Limitations & Future Work¶
- Experiments are limited to 0.5B–3B mathematical reasoning models. Whether unlearnable samples persist at 30B+ scales or in code/agent domains is unverified.
- "Unlearnability" depends on a hard threshold (\(\tau=0.1\)). While mitigated by the intersection of three runs, a continuous sensitivity analysis of \(\tau\) is missing.
- No active algorithm for "fixing" these samples is proposed; mid-training is left as an open question regarding what data and algorithms are most effective.
- The concluding lack of success for similar-problem augmentation depends on synthetic data quality from GPT-5/Gemini-2.5-pro.
- The geometric explanation for gradient similarity remains high-level; future work could investigate whether a low-rank subspace explains \(\mathcal{D}_u\) outliers.
Related Work & Insights¶
- vs. Sun et al. 2025b (Fine-grained reward assignment): While they assume better reward design enables learning, Ours proves that even with positive outcome rewards, some samples remain unlearnable due to representation.
- vs. Yue et al. 2025 (RL cannot teach new skills not in base model): Ours aligns with this "RL capability ceiling" but provides a micro, quantifiable view based on gradient geometry.

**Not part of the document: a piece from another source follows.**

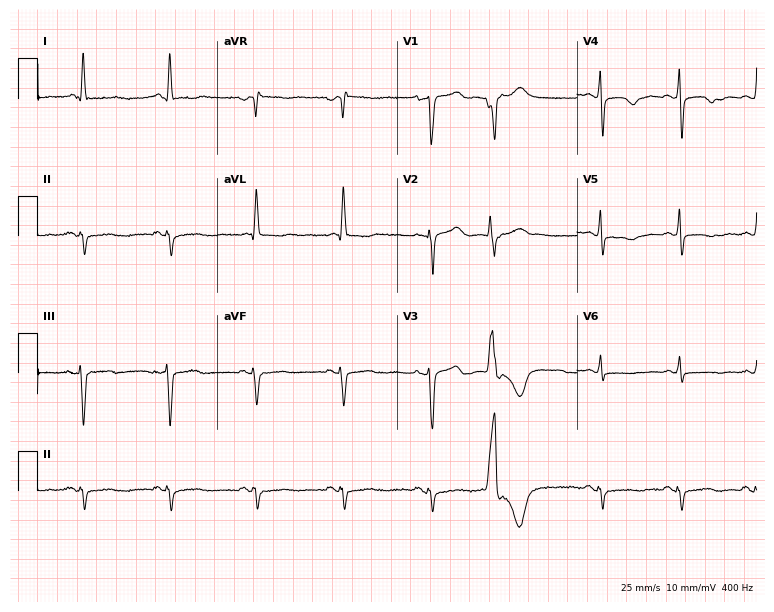
ECG — a female, 54 years old. Screened for six findings — first-degree AV block, right bundle branch block, left bundle branch block, sinus bradycardia, atrial fibrillation, sinus tachycardia — none is recorded.

- vs. DAPO / Clip-higher / No KL: Key interventions from DAPO were directly ablated and shown to benefit \(\mathcal{D}_l\) rather than \(\mathcal{D}_u\).
- vs. OctoThinker / mid-training (Wang et al. 2025): Ours provides a new motivation—mid-training is not just "making the base stronger" but "aligning gradients of hard samples with the distribution."
Rating¶
- Novelty: ⭐⭐⭐⭐⭐ First systematic characterization of "unlearnability despite positive reward" with a geometric mechanism.
- Experimental Thoroughness: ⭐⭐⭐⭐ Solid across multiple models/datasets, though scale is limited to \(\leq\) 3B.
- Writing Quality: ⭐⭐⭐⭐⭐ Exceptionally clear organization of negative results via the "method of exclusion."
- Value: ⭐⭐⭐⭐⭐ Directly challenges the "Positive Reward \(\Rightarrow\) Learnability" assumption, providing evidence for mid-training and process rewards.